Je vous conseille donc de regarder ce qu'on fait au Manitoba pour voir si le monsieur en question réussit, et de regarder aussi le nord de l'Ontario pour voir ce qu'on y fait. On semble faire du bon travail dans certaines de ces collectivités, et je peux vous dire avec qui vous devriez vous entretenir.

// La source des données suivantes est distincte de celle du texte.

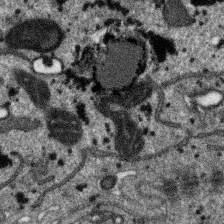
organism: Human
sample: Lung epithelial cells infected with SARS-CoV-2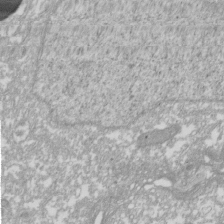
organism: Xenopus
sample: Cilia; centrioles in frog embryo cells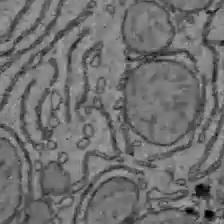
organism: C57BL Mouse
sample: Liver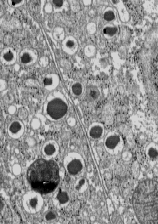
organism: C57BL Mouse
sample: Pancreatic islet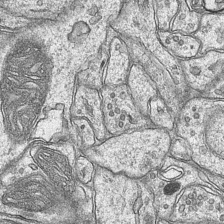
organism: Mouse
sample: CA1 Hippocampus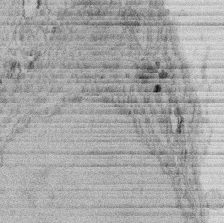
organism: Rat
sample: Salivary granule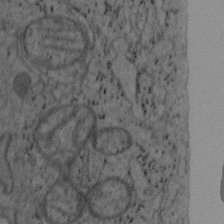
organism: Human
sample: HeLa cells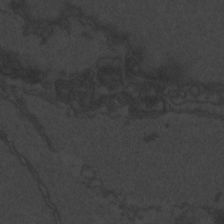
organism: Zebrafish
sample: Macrophage infected with Toxoplasma gondii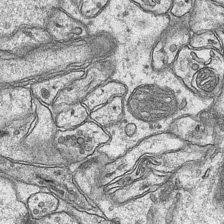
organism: Mouse
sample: CA1 Hippocampus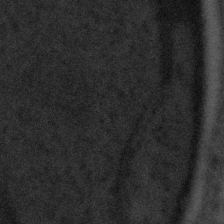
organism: Tuwongella immobilis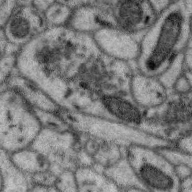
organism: Zebra finch
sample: Brain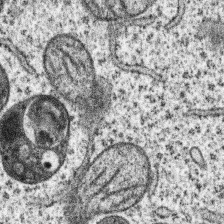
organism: Human
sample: HeLa cells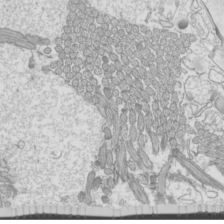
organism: Mouse
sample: Cilia; mouse epididymis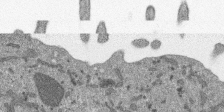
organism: Human
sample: Lung epithelial cells infected with SARS-CoV-2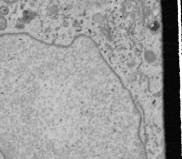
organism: Human
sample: Mitochondria in U2OS cells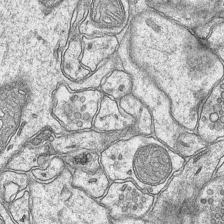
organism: Mouse
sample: CA1 Hippocampus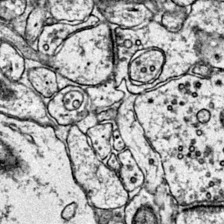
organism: Mouse
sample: Primary visual cortex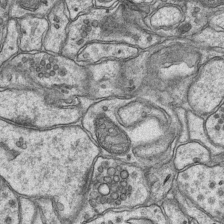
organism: Mouse
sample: CA1 Hippocampus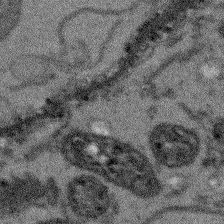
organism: Arabidopsis thaliana
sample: Root tip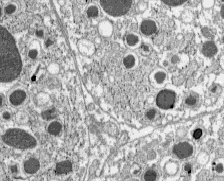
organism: C57BL Mouse
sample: Pancreatic islet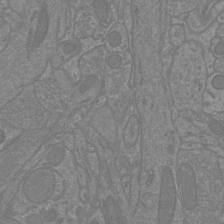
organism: Mouse
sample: Cortical neurons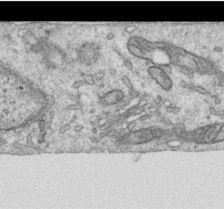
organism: Human
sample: Centriole in RPE cells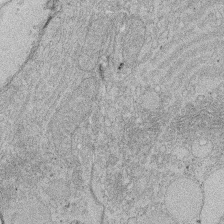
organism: Rat
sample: Salivary granule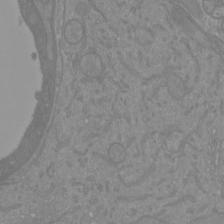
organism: Mouse
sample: Cortical neurons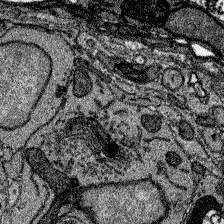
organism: Zebrafish
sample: Larval olfactory bulb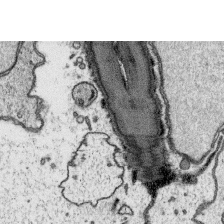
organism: Platynereis dumerilii
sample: Parapodia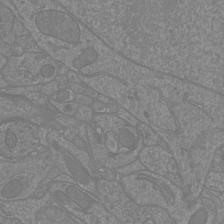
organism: Mouse
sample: Cortical neurons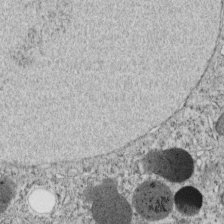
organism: C. elegans
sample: C. elegans embryo early stage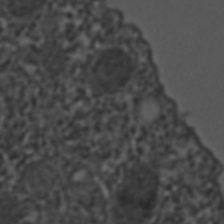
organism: C. elegans
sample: C. elegans embryo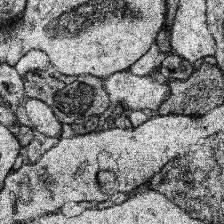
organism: Human
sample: Temporal Lobe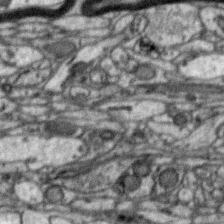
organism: Zebra finch
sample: Brain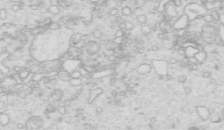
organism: Mouse
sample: Multiciliated cells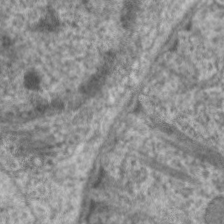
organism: C. elegans
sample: Pharynx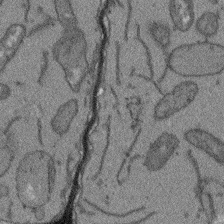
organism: Arabidopsis thaliana
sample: Root tip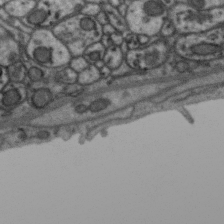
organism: Zebra finch
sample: Brain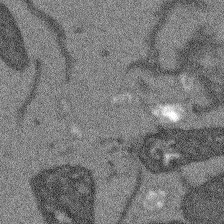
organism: Arabidopsis thaliana
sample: Root tip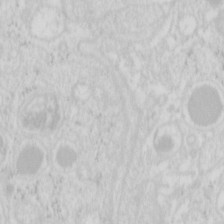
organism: Mouse
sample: Pancreas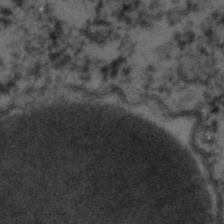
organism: C. elegans
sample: C. elegans embryo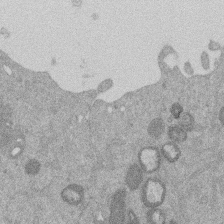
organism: Mouse
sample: Dividing mouse embryo 1 cell stage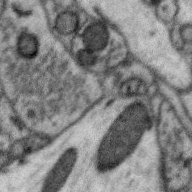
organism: Zebra finch
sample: Brain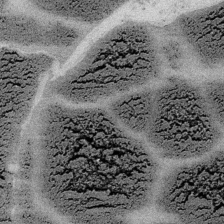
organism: Embia sp.
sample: Silk gland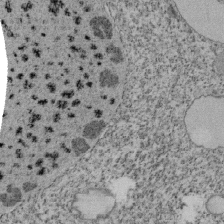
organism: Tetrahymena
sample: Cilia in tetrahymena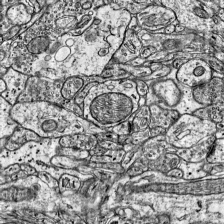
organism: Mouse
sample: Visual Cortex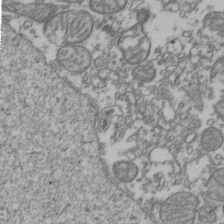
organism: Human
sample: Activated Jurkat CD4+ T cells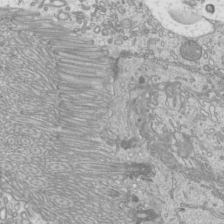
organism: Mouse
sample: Cilia; mouse epididymis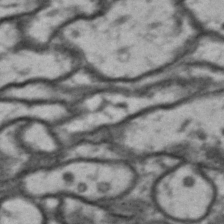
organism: Drosophila
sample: Brain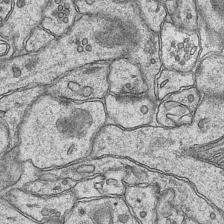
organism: Mouse
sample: CA1 Hippocampus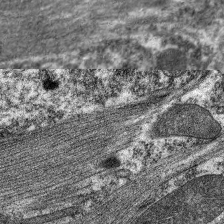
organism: C. elegans
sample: Pharynx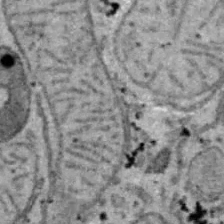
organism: Mouse
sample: Liver from an obese (ob/ob) mouse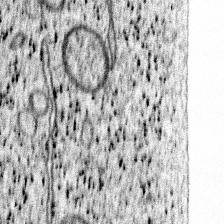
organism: Human
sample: HeLa cells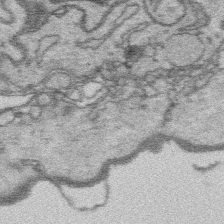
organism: Platynereis dumerilii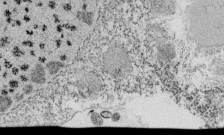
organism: Tetrahymena
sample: Cilia in tetrahymena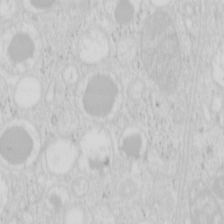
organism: Mouse
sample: Pancreas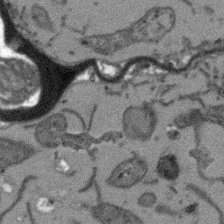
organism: Arabidopsis thaliana
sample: Root tip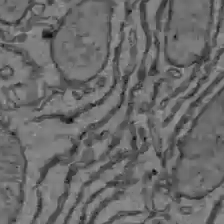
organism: C57BL Mouse
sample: Liver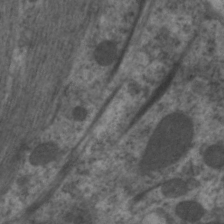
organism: C. elegans
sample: Pharynx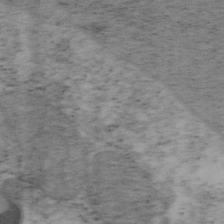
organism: Mouse
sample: OT-I killer T cells with ID8 ovarian cancer cells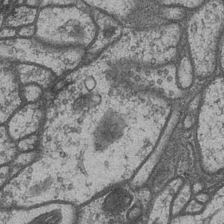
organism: Drosophila
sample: Optic medulla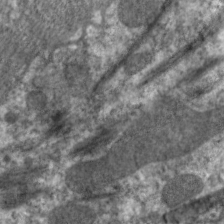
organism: C. elegans
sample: Pharynx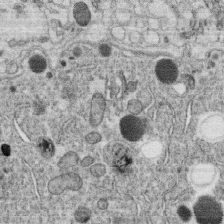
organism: C. elegans
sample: C. elegans oocyte; sperm cells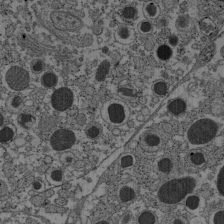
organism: C57BL Mouse
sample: Pancreatic islet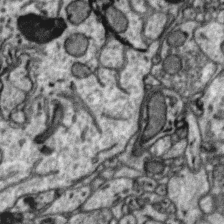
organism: Zebra finch
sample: Brain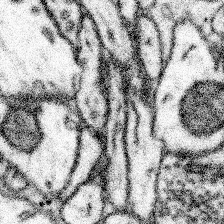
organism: Mouse
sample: Somatosensory cortex neuropil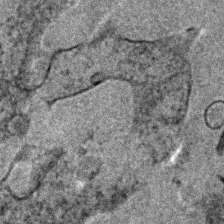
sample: Trachea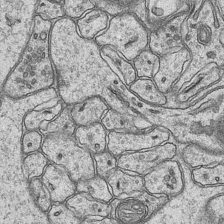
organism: Mouse
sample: CA1 Hippocampus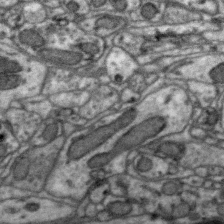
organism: Zebra finch
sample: Brain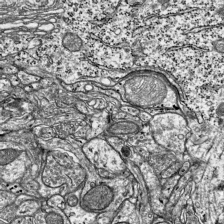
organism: Mouse
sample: Visual Cortex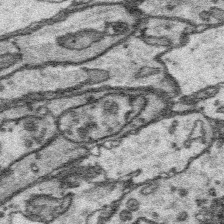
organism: Platynereis dumerilii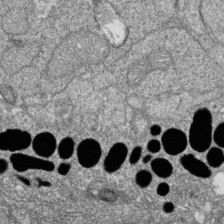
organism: Zebrafish
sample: Cilia; retinal pigment epithelium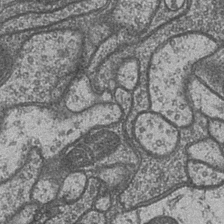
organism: Drosophila
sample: Optic medulla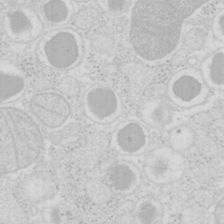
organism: Mouse
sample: Pancreas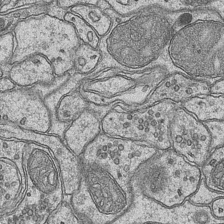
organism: Mouse
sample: CA1 Hippocampus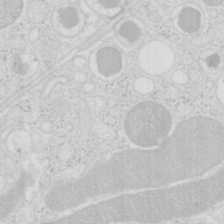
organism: Mouse
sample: Pancreas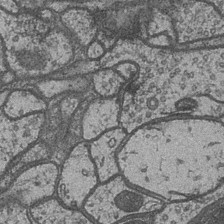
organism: Drosophila
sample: Optic medulla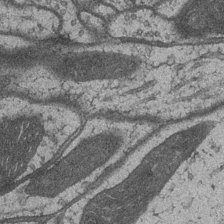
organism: Drosophila
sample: Optic medulla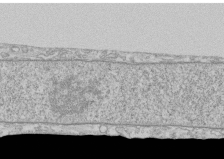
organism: Human
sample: CRL-1474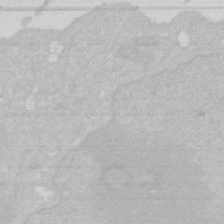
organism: Human
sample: HIV infected U937 cells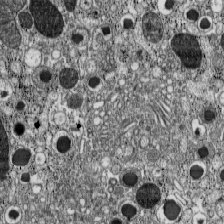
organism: C57BL Mouse
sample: Pancreatic islet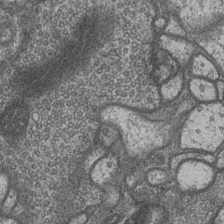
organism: Drosophila
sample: Optic medulla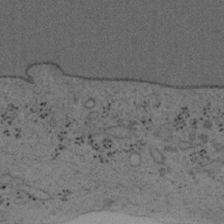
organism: Human
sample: HeLa cells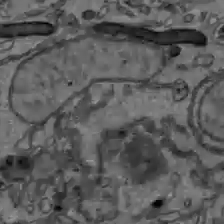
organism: C57BL Mouse
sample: Liver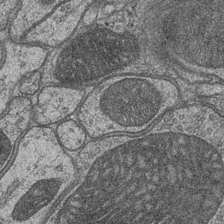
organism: Drosophila
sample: Optic medulla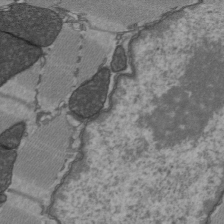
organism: C57BL Mouse
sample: Heart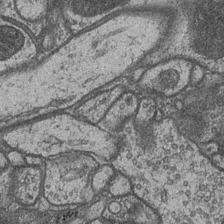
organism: Drosophila
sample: Optic medulla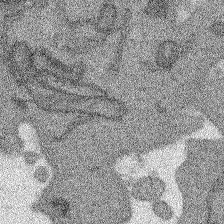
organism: Human
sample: HeLa cells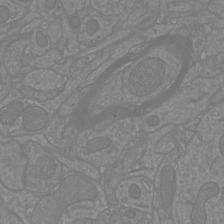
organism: Mouse
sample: Cortical neurons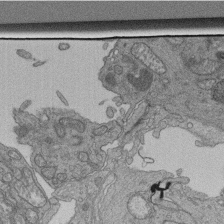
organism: Human
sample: Retinal organoid Rod and Cone cells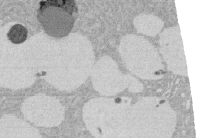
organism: Rat
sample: Salivary granule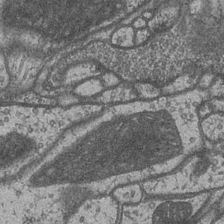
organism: Drosophila
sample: Optic medulla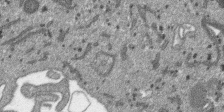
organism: Human
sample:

Mme Barnes: Je vais peut-être voyager à titre personnel pendant le congé de Noël à la recherche de ces endroits-là. Si vous avez une liste, veuillez nous la faire parvenir. Vous pouvez me l'envoyer directement mais je vous demande de l'envoyer également au greffier pour qu'il puisse la communiquer aux autres.
Mme Scarth: Oui.
Le président: Merci, madame Barnes.
J'aimerais faire une observation personnelle au sujet des camps d'entraînement. J'ai l'impression que le but cherché par ce camp de genre militaire est de mater une personne, ce qui explique pourquoi les forces armées sont comme elles sont. C'est qu'on détruit le caractère d'une personne pour ensuite le refaçonner comme on le désire, c'est-à-dire pour en faire des soldats qui peuvent faire la guerre ou des policiers qui sont chargés d'appliquer les lois et ainsi de suite. Malheureusement, les camps d'entraînement détruisent le caractère des gens un point c'est tout.
Certains membres qui nous ont quitté m'ont demandé de présenter leurs excuses. Ils sont à la Chambre et, comme Mme Barnes, ils font une certaine navette. Lorsque les gens ne voient pas les députés à la Chambre, c'est parce que souvent ils siègent au comité. Lorsqu'ils ne sont pas au comité, ils sont à la Chambre.
Encore une fois, je tiens à vous remercier de votre témoignage fort intéressant.
Mme Scarth: Merci.
Le président: La séance est levée jusqu'à mardi prochain à 9 h 30.